Lutheran, Catholic Scholars Continue Work on Church as Koinonia
WASHINGTON (May 6, 2002) – Scholars from the Evangelical Lutheran Church, the Lutheran Church - Missouri Synod and the Catholic Church in the US met at St. Paul's College here May 2-5 to continue work on drafting a text on The Church as Koinonia (Communion) of Salvation: Its Structure and Ministries
WASHINGTON (May 6, 2002) – Scholars from the Evangelical Lutheran Church, the Lutheran Church - Missouri Synod and the Catholic Church in the US met at St. Paul's College here May 2-5 to continue work on drafting a text on The Church as Koinonia (Communion) of Salvation: Its Structure and Ministries. The goal of this research is to produce a theological text that contributes to the full, visible unity between Lutheran and Catholic churches. This is the tenth round of dialogues in the United States between these churches.
The theme has been selected because of progress made in earlier dialogues, for example on the doctrine of Justification by Faith or the Eucharist, which has laid out a certain level of communion in faith that challenges both churches to probe more deeply the factors that still divide the churches. In this round, contributing to ecumenical agreement on questions like the role of priests, pastors and bishops, their relationship to the nature and mission of the Church, the significance of parishes and diocese/synods and the history of ordination will lay the ground work for theological agreements and proposals to the churches for steps that may increase the expression of the real, if imperfect, communion (koinonia) that is recognized to exist between Lutherans and Catholics.
Biblical, historical and theological scholarship has uncovered the deep levels of agreement and mutual understanding that can make new steps possible.

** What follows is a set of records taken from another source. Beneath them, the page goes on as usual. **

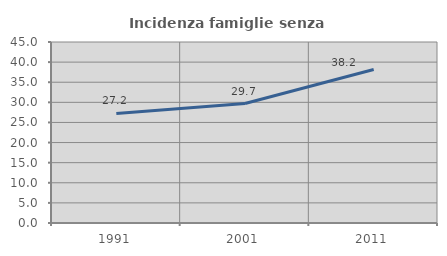
| Category | Incidenza famiglie senza nuclei |
|---|---|
| 1991.0 | 27.241 |
| 2001.0 | 29.708 |
| 2011.0 | 38.158 |
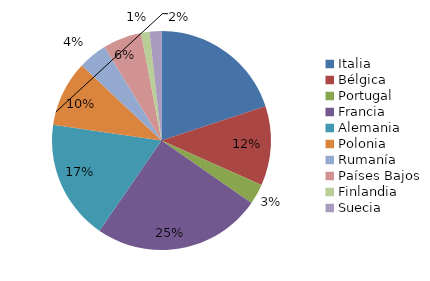
| Category | Series 0 |
|---|---|
| Italia | 80 |
| Bélgica | 47 |
| Portugal | 12 |
| Francia | 100 |
| Alemania | 71 |
| Polonia | 39 |
| Rumanía | 17 |
| Países Bajos | 23 |
| Finlandia | 5 |
| Suecia | 7 |
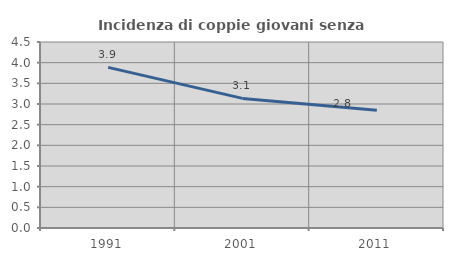
| Category | Incidenza di coppie giovani senza figli |
|---|---|
| 1991.0 | 3.887 |
| 2001.0 | 3.136 |
| 2011.0 | 2.846 |
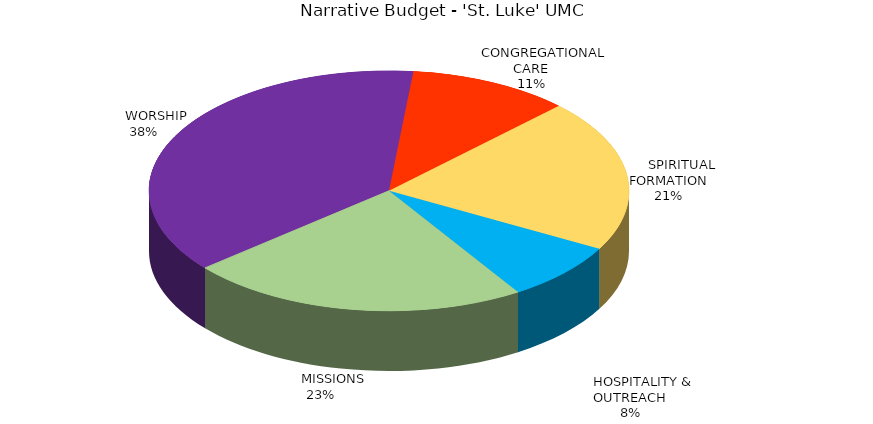
| Category | Series 0 |
|---|---|
|        WORSHIP | 62845.405 |
|        CONGREGATIONAL CARE | 18096.793 |
|        SPIRITUAL FORMATION | 34214.425 |
|        HOSPITALITY & OUTREACH | 13233.693 |
|        MISSIONS | 38173.683 |

It also contributes to an understanding of what challenges both churches will need to face as they move closer to that full communion for which Christ prayed.
The text will contain two parts, one a view of the Church as communion, differences and similarities in understandings of local church, and a treatment of what can be said together about congregations/parishes, dioceses/synods and the universal realization of the Church. Within each of these sections there will be a common statement and the different Catholic and Lutheran emphases. Ordained ministries in services to these communities: parish, diocese/synod and universal will be explicated in similar fashion. There will be a section on the apostolicity of the Church and the relationship of ordained ministries within it will be developed, with proposals for ecumenical ways to move forward. A second half of the paper will develop biblical and historical explanations of the bases for the proposals laid out in the first part of the common statement.
The theological themes of koinonia/communion will be developed in three dimensions: The Church Participates in Salvation; the Church Shares Salvation; and the Church as a Community Shaped by Salvation. The understanding of the church as koinonia/communion has become a major theme among the churches in the ecumenical movement. The bishops and the Holy Father singled out this understanding of the Church as central to Vatican II in the Roman Synod of 1985. It is a hope that the results of this dialogue will make a major contribution to the goal of full communion between Catholic and Lutheran churches.
In addition to the common prayer, study and work on the agreed text, the dialogue attended Mass at St. Matthew's Catholic Cathedral in Washington, where Bishop Richard Sklba, Catholic cochair of the dialogue preached and Bishop Charles Maahs, Lutheran cochair brought greetings. On Sunday the group attended liturgy at Nativity Lutheran Church, Alexandria, Virginia where Bishop Maahs preached and Bishop Sklba brought greetings.